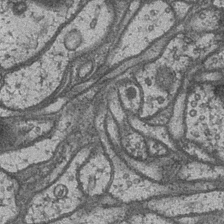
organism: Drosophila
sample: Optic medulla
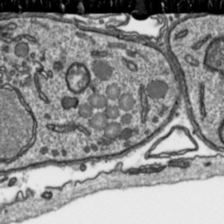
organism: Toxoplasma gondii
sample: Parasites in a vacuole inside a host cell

....

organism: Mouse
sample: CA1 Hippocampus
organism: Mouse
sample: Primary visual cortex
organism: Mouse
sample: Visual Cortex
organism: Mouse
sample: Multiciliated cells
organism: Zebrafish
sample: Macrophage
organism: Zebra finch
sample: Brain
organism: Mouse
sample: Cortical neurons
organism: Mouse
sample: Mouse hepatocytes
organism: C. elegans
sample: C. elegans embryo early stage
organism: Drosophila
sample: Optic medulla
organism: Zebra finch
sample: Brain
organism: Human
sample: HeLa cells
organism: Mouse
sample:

....

#### PROBLEM DETAILS:
In the listing above, start at the line with "sample: CA1 Hippocampus", go on through the line with "sample: Mouse hepatocytes", and copy each of those lines exactly; leave out all the rest.

#### EXERCISE RESPONSE:
sample: CA1 Hippocampus
organism: Mouse
sample: Primary visual cortex
organism: Mouse
sample: Visual Cortex
organism: Mouse
sample: Multiciliated cells
organism: Zebrafish
sample: Macrophage
organism: Zebra finch
sample: Brain
organism: Mouse
sample: Cortical neurons
organism: Mouse
sample: Mouse hepatocytes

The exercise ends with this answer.